Saucer, Krasner, and Mrs. Maisel

07/23/2019 7 By BuddyCushman

I have one distinct memory of the 1950’s. I was walking on my street – High Street in Wareham, Massachusetts – knocking on doors of houses and encouraging anyone who answered my knock to vote for Dwight Eisenhower for re-election to the Presidency. This would have made it sometime in the fall of 1955, and I would have been six years old. The distinct memory, though, was not of knocking on doors or talking to people. I have no memory of those specifics. The distinct memory was seeing a flying saucer. It came into my peripheral view from the east, as if it were passing over the Wareham River, and it traveled, while I watched, east to west, slightly southwest toward the Intermediate School and the Town Hall. They hadn’t built the outdoor basketball courts yet, and certainly not the high school track. The flying saucer was silvery gray and slim and it appeared and flew out of sight in only a few moments. But I remember it clearly, distinctly, like I remember what I had for dinner last night.

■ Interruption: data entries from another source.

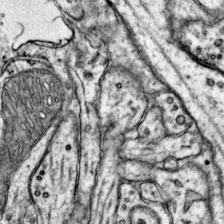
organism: Mouse
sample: Primary visual cortex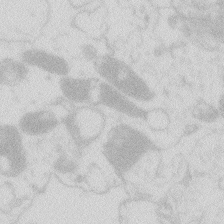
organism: Zebrafish
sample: Macrophage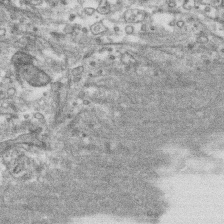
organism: Human
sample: CRL-1474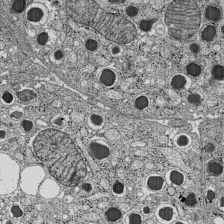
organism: C57BL Mouse
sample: Pancreatic islet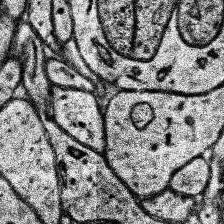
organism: Human
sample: Temporal Lobe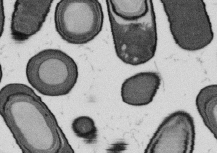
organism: B. subtilis
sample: Bacterial spore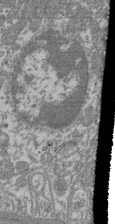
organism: Mouse
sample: Glomerulus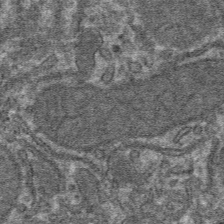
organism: Mouse
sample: Mouse hepatocytes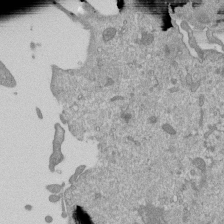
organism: Mouse
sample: ED-1 cell nuclei; centrioles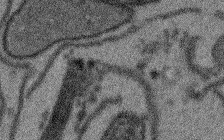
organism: Arabidopsis thaliana
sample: Root tip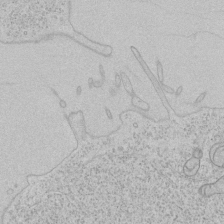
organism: Human
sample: Mitochondria in HCT116 cells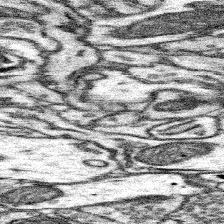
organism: Mouse
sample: Somatosensory cortex neuropil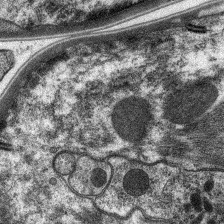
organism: C. elegans
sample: Pharynx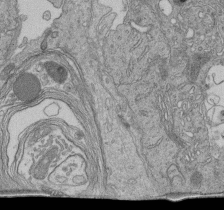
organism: Human
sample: Retinal organoid Rod and Cone cells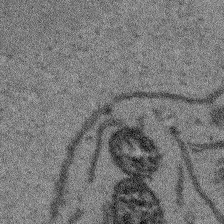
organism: Arabidopsis thaliana
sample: Root tip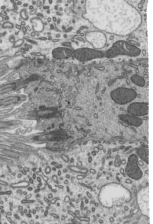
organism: Mouse
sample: Mouse epididymis efferent ductule cilia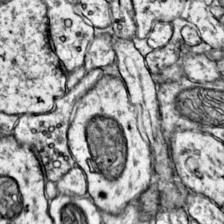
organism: Mouse
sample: Primary visual cortex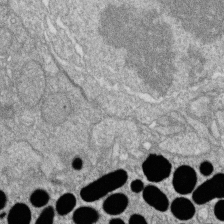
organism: Zebrafish
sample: Cilia; retinal pigment epithelium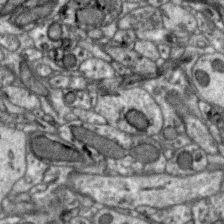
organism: Zebra finch
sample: Brain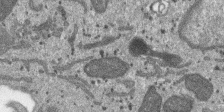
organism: Human
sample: Lung epithelial cells infected with SARS-CoV-2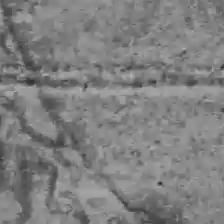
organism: C57BL Mouse
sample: Liver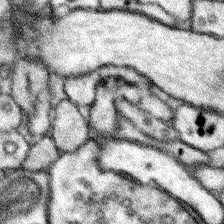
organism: Mouse
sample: Somatosensory cortex neuropil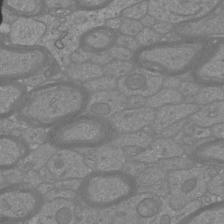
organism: Mouse
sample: Cortical neurons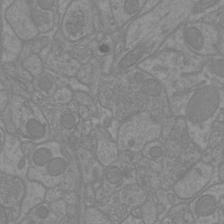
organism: Mouse
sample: Cortical neurons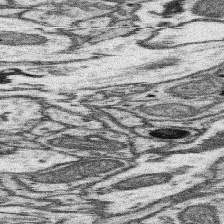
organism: Mouse
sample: Somatosensory cortex neuropil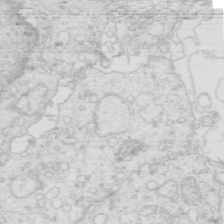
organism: Mouse
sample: Multiciliated cells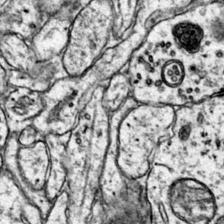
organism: Mouse
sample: Primary visual cortex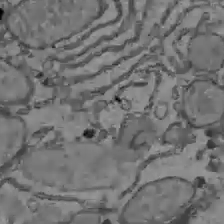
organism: C57BL Mouse
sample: Liver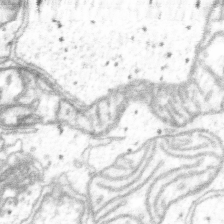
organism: Human
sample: HeLa cells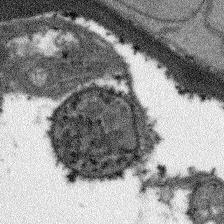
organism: Arabidopsis thaliana
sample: Root tip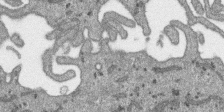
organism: Human
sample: Lung epithelial cells infected with SARS-CoV-2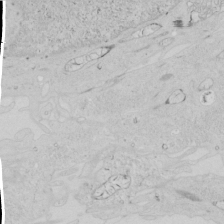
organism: Human
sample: Mitochondria in HCT116 cells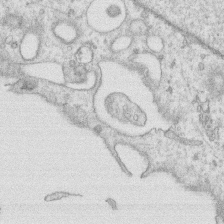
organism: Human
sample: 1205lu cells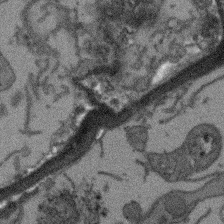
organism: Arabidopsis thaliana
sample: Root tip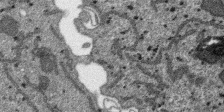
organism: Human
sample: Lung epithelial cells infected with SARS-CoV-2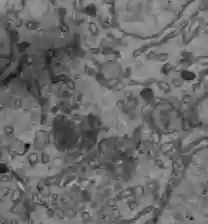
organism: C57BL Mouse
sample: Liver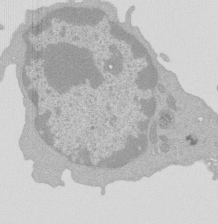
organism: Mouse
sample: Activated Pmel transgenic CD8+ T Cells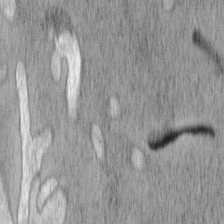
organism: Human
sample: HeLa cells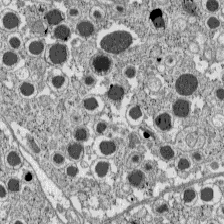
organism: C57BL Mouse
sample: Pancreatic islet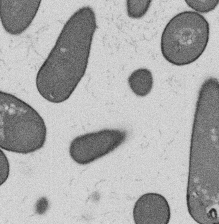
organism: B. subtilis
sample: Bacterial spore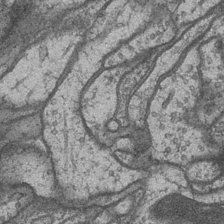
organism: Drosophila
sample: Optic medulla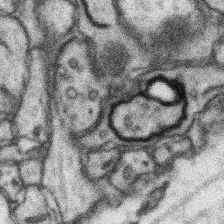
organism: Mouse
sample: Somatosensory cortex neuropil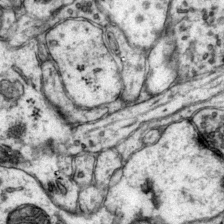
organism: Mouse
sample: Primary visual cortex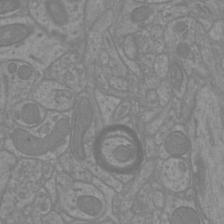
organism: Mouse
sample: Cortical neurons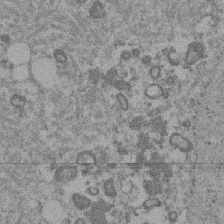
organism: Mouse
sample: Dividing mouse embryo 1 cell stage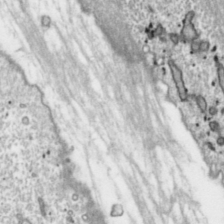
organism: Toxoplasma gondii
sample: Parasites in a vacuole inside a host cell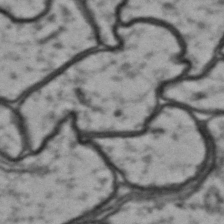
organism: Drosophila
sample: Brain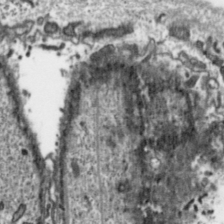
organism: Toxoplasma gondii
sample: Parasites in a vacuole inside a host cell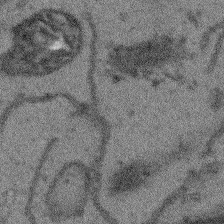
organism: Arabidopsis thaliana
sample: Root tip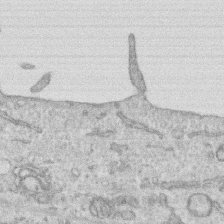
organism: Human
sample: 1205lu cells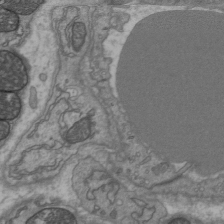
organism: C57BL Mouse
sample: Heart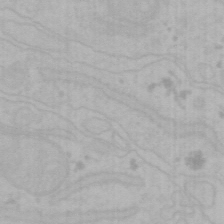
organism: Mouse
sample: Choroid plexus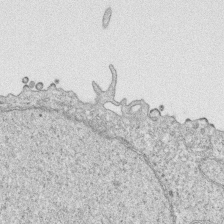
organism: Human
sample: HeLa cell HIV synapse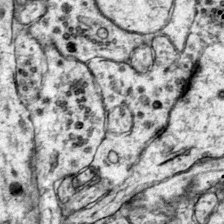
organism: Mouse
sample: Primary visual cortex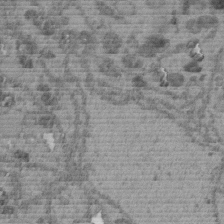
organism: C. elegans
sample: C. elegans embryo early stage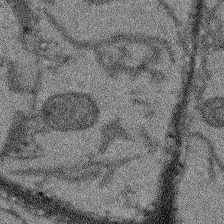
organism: Arabidopsis thaliana
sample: Root tip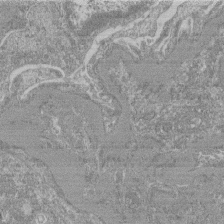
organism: Mouse
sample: Glomerulus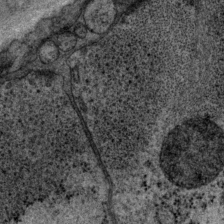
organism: P. pacificus
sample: Pharynx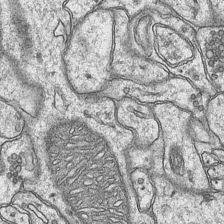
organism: Mouse
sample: CA1 Hippocampus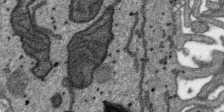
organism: Human
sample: Lung epithelial cells, uninfected (mock) control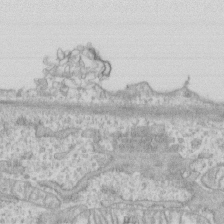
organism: Human
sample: CRL-1474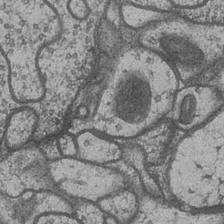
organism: Drosophila
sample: Optic medulla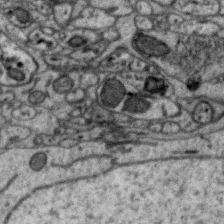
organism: Zebra finch
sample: Brain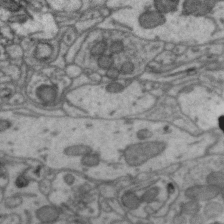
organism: Zebra finch
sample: Brain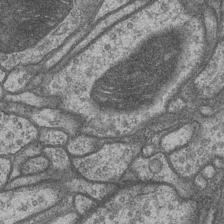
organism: Drosophila
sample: Optic medulla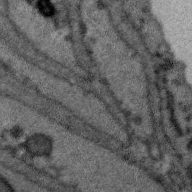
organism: Zebra finch
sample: Brain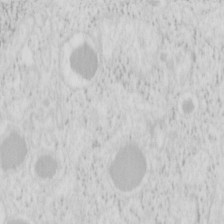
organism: Mouse
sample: Pancreas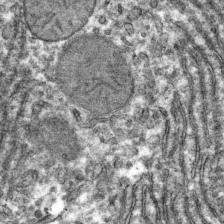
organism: Mouse
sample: Mouse hepatocytes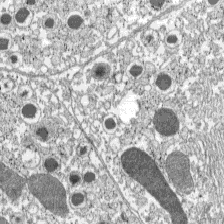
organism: C57BL Mouse
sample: Pancreatic islet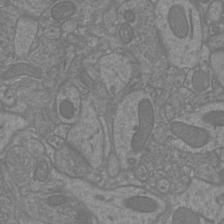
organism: Mouse
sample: Cortical neurons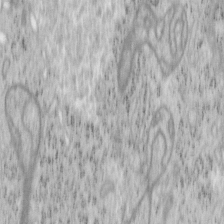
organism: Human
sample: HeLa cells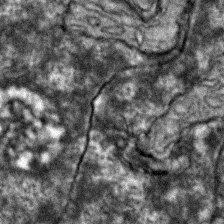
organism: Zebrafish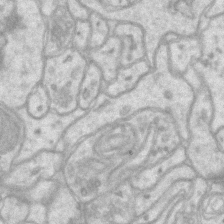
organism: Mouse
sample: CA1 Hippocampus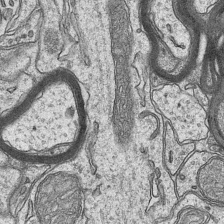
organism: Mouse
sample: CA1 Hippocampus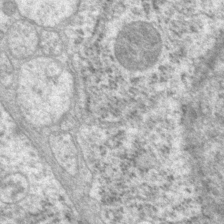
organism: P. pacificus
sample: Pharynx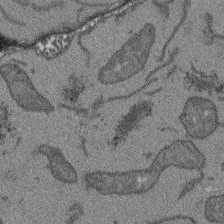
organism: Arabidopsis thaliana
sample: Root tip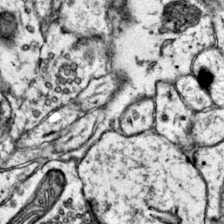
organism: Mouse
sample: Primary visual cortex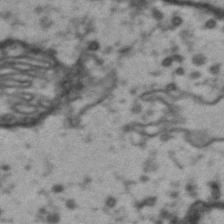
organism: Drosophila
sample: Brain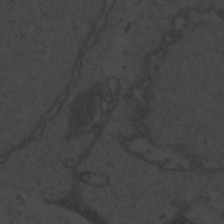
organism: Zebrafish
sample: Macrophage infected with Toxoplasma gondii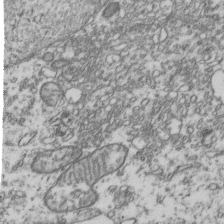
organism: Human
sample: Activated Jurkat CD4+ T cells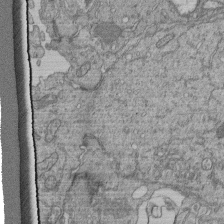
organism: Human
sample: Retinal organoid Rod and Cone cells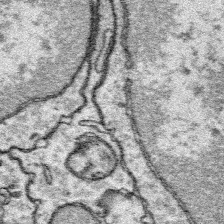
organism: Platynereis dumerilii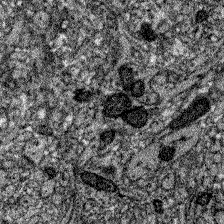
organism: Zebrafish
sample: Larval olfactory bulb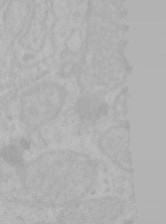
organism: Mouse
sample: Choroid plexus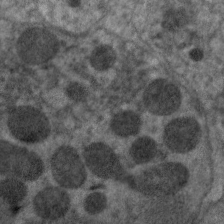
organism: C. elegans
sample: Pharynx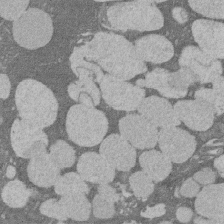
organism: Rat
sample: Salivary granule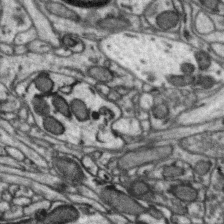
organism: Zebra finch
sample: Brain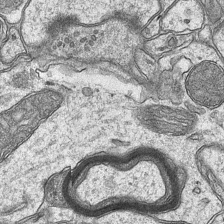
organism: Mouse
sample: CA1 Hippocampus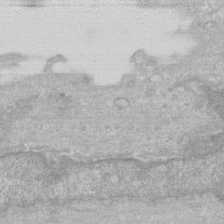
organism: Human
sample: Fibroblast cells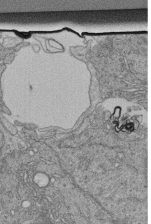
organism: Human
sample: Retinal organoid Rod and Cone cells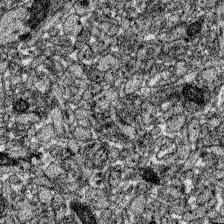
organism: Zebrafish
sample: Larval olfactory bulb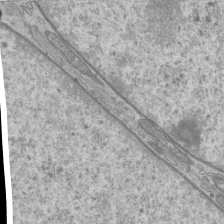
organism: Mouse
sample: Cilia; mouse epididymis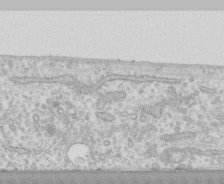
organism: Human
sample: CRL-1474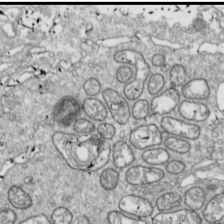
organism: Drosophila
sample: Cell division; meiosis; drosophila spermatocytes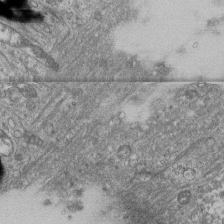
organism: Human
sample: Fibroblast cells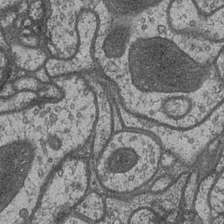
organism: Drosophila
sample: Optic medulla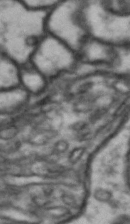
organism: Drosophila
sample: Brain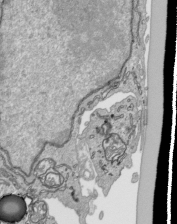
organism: Human
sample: Mitochondria in HCT116 cells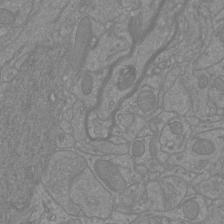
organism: Mouse
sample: Cortical neurons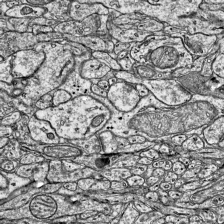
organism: Mouse
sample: Visual Cortex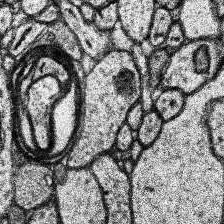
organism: Human
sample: Temporal Lobe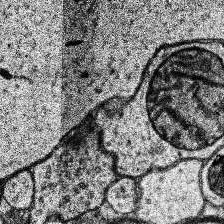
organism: Human
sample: Temporal Lobe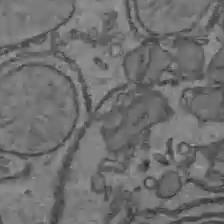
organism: C57BL Mouse
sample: Liver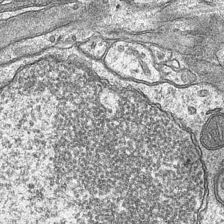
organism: Mouse
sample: CA1 Hippocampus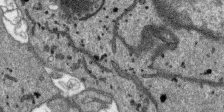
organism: Human
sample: Lung epithelial cells, uninfected (mock) control

Salad, with Mediterranean olives, and yellow summer squash.

I guess you could say I was interested in the 50’s, a little, back then, because I got and hung out with my first-ever dog, Taffy, and hung around with Butchie and Bruce and Royal – even a little with Philly across the street, though he was a year older and probably more of a bad ass than the rest of us. Oh yeah, and I saw a flying saucer. Plus another funny thing – Dwight D. Eisenhower turned out to be probably a better President than most of the ones since then.

I raise these bits of long-ago memorabilia because these last few years the 50’s have come back into my life. A lot. Big time. After a few years of this last decade artist thing I found myself more and more interested in the style of abstract expressionism, in particular the “New York School” artists most prominent in the 1950’s. I could give a long list of names but won’t – just three, in another minute. About the same time poetry made a long-awaited re-appearance in my life – maybe from all the way back to “Listen my children and you shall hear”  and Hiawatha and “The quality of mercy…” – and poetry here in the second decade of the 21st century flew in on the wings of Allen Ginsburg and Lawrence Ferlinghetti, and the poems and especially non-fictionalized novels of Jack Kerouac. They became, and are, my peeps, and they were all 50’s cats. And ditto for my favorite artist – David Park – a Massachusetts boy who traveled out to the Bay area and led a whole new style of figurative abstracted painting in San Francisco and Berkeley all through the 50’s.

(Before going further let me remind any reader that I am a white male, and therefore my experience of the 1950’s, both during and now looking way back on, was and is through white male eyes. Racism and sexism ruled back then, in the midst of wide-spread optimism and the good life and jamming people in phone booths and slurping down goldfish. Racism and sexism still rule, sadly, though we’ve lost the optimism.)

But back to this story. I have as of late romanticized the 50’s. I have spent precious hours day-dreaming of going back, ala Marty McFly, and hanging out with people I now consider heroes and mentors, with those I’ve come to know over all the intervening years. I’d like to couch surf with the De Koonings and David and Lydia Park, sit with a coffee in The Six listening to Ginsberg read his “Howl”. Heck, with all my recent Cape Cod posts, take classes with Hans Hofmann and Robert Motherwell in Provincetown.

That picture up there. Three books of artists and their art – Hofmann, Motherwell, and Lee Krasner (often remembered as Mrs. Jackson Pollack but in my opinion a much better artist.) All books I’ve bought used on Ebay. The library book in the photo is a collection of writings and reviews from the poet Frank O’Hara, a fixture in places like The Cedar Tavern and The Club in 50’s NYC.

Truth be told, I have crossed paths with nearly all the folks I mentioned, their physical space anyway, and their creations, except most often accidentally and as so often is the story of my life – way, way fucking late.

And now, just this last week, I have found (and again through the signing up for Amazon Prime streaming quite accidentally), found my way – along with my wife – to make the acquaintance of the marvelous Mrs. Maisel, yeah, back there in the 1950’s, living large, living larger than the world (read – white men) would have her, where the planets and stars and mythologies and voodoo and all that had her – and had I think lots of us – believing that more was possible. More. An all-inclusive more.

And this morning I remembered back then to a day when my earth stool still, for just a few moments – me and Dwight D and maybe Michael Rennie.

I’d sure like to run into Doc Brown this afternoon, set the controls of the Delorean for ’55, and hopefully go get a coffee with Gregory Corso and Midge Maisel. That would be very cool.